Fee increases will not fall in 2018. All 26 universities in South Africa have, through their vice-chancellors, agreed to the inflationary income adjustment increase 0f 8% for 2018 academic year.

In a statement released on Thursday, Universities South Africa (USAF) said the decision for the fee increment was taken following lack of clarity on the part of the government to regarding its approach to fees both in the medium and long-term.

The body said this increase is based on “realistic” considerations and will allow the institutions to “function at a decent level” without having to resort to drastic cost-cutting measures and retrenchments.

It further noted that while it is anxiously waiting for the final outcome of the deliberations of the Inter-Ministerial Committee to process the Fees Commission recommendations, particularly fee-free education, time is not on their side as universities have to prepare for the start of the 2018/19 academic year.

USAF said it has canvassed the department of higher education and training and Minister Hlengiwe Mkhize who granted them permission “to put in place an effective subsidy dispensation”. They also added that “the Minister agreed to make a formal announcement about the decision of the national government in this regard”.

The body said the “inflationary income adjustment” is only for students who qualify for NSFAS loans and those whose families’ total income is above the NSFAS threshold of R122,000 and below R600 000 per annum.

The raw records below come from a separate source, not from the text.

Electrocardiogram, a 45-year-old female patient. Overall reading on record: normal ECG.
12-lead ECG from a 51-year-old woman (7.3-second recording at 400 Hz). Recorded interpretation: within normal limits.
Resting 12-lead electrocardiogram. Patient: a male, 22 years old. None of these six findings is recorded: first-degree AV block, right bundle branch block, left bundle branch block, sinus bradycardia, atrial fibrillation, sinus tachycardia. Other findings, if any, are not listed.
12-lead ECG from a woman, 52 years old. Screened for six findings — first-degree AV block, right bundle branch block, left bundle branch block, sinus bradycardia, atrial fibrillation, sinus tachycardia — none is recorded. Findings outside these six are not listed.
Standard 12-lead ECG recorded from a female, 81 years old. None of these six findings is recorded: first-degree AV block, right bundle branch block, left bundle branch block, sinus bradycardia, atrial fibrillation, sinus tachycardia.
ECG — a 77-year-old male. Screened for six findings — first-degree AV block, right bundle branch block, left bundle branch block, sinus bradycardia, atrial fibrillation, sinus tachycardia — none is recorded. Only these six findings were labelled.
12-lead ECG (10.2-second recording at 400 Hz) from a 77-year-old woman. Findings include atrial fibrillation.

“The higher education price index (HEPI) runs at about 1.7% above the consumer price index (CPI) because of the particular nature of the basket of expenditures that constitute their [universities] budgets. And so, the vast majority of the 26 universities have come together to determine that the inflationary income adjustment increase for 2018 will be set at 8%,” the statement read.

In her recent interview with Inside Education, Mkhize assured the country that discussions with vice-chancellors are proceeding well to ensure there is calm on campuses next year.

The issue of fees has been at the centre of student protests resulting in the disruptions of lectures in some universities. It is anticipated the final announcement on the matter will decisively address students’ demand for fee-free education and also increase subsidies to universities to operate optimally.